Records excerpted from a collection:

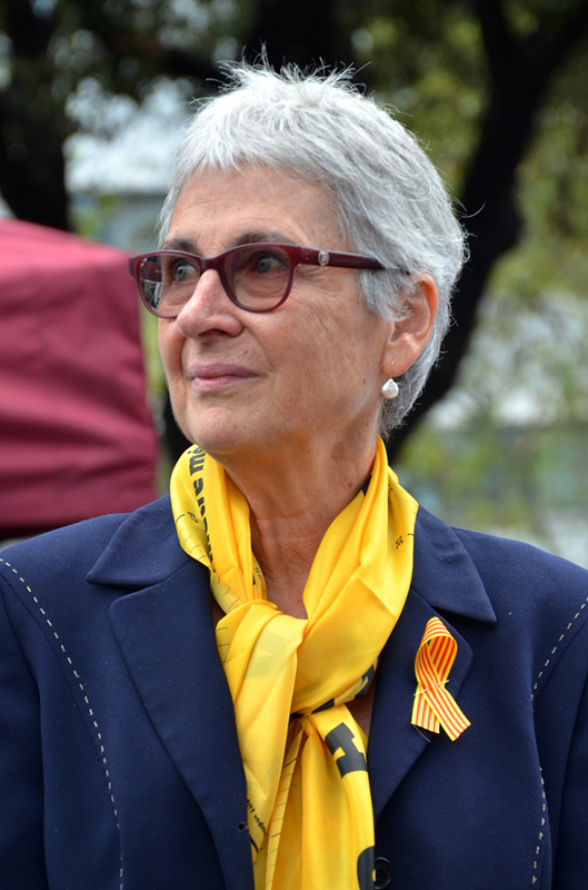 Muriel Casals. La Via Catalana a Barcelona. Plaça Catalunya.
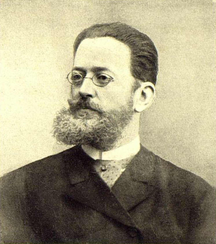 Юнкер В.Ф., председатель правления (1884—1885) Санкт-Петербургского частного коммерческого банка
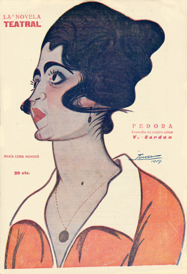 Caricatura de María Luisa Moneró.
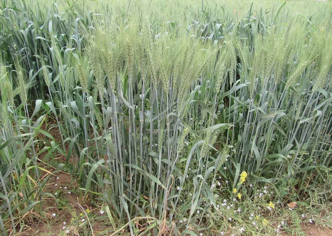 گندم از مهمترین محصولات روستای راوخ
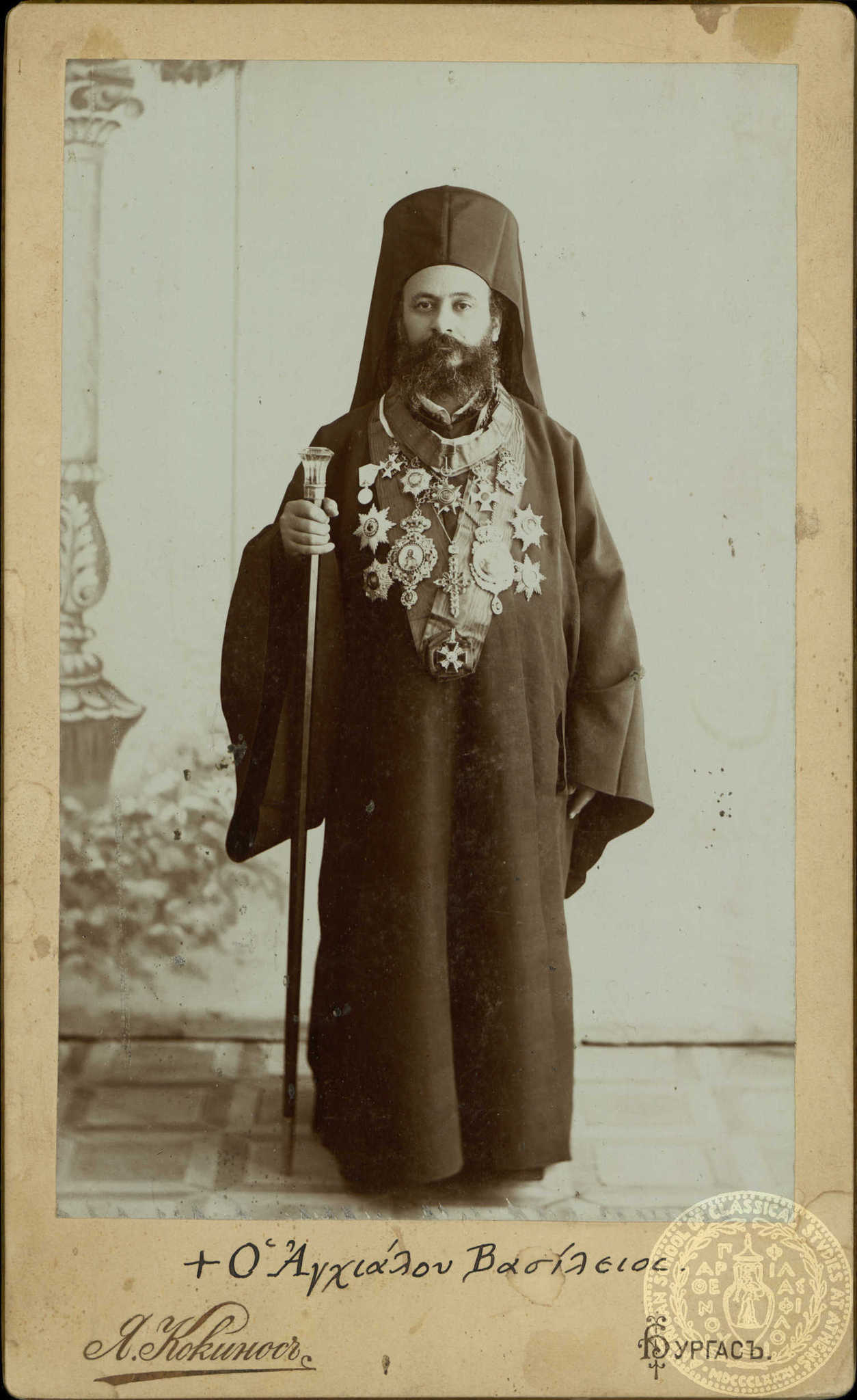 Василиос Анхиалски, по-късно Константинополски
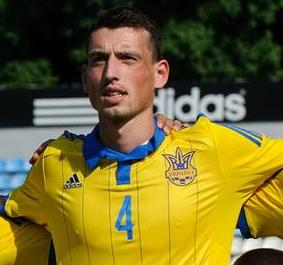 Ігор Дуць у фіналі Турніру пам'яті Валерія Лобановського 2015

> EXERCISE AIM
Excluding pictures, copy exactly the lines from the line containing "Василиос Анхиалски, по-късно" through the last line of the data, inclusive.

> TASK OUTPUT
 Василиос Анхиалски, по-късно Константинополски
 Ігор Дуць у фіналі Турніру пам'яті Валерія Лобановського 2015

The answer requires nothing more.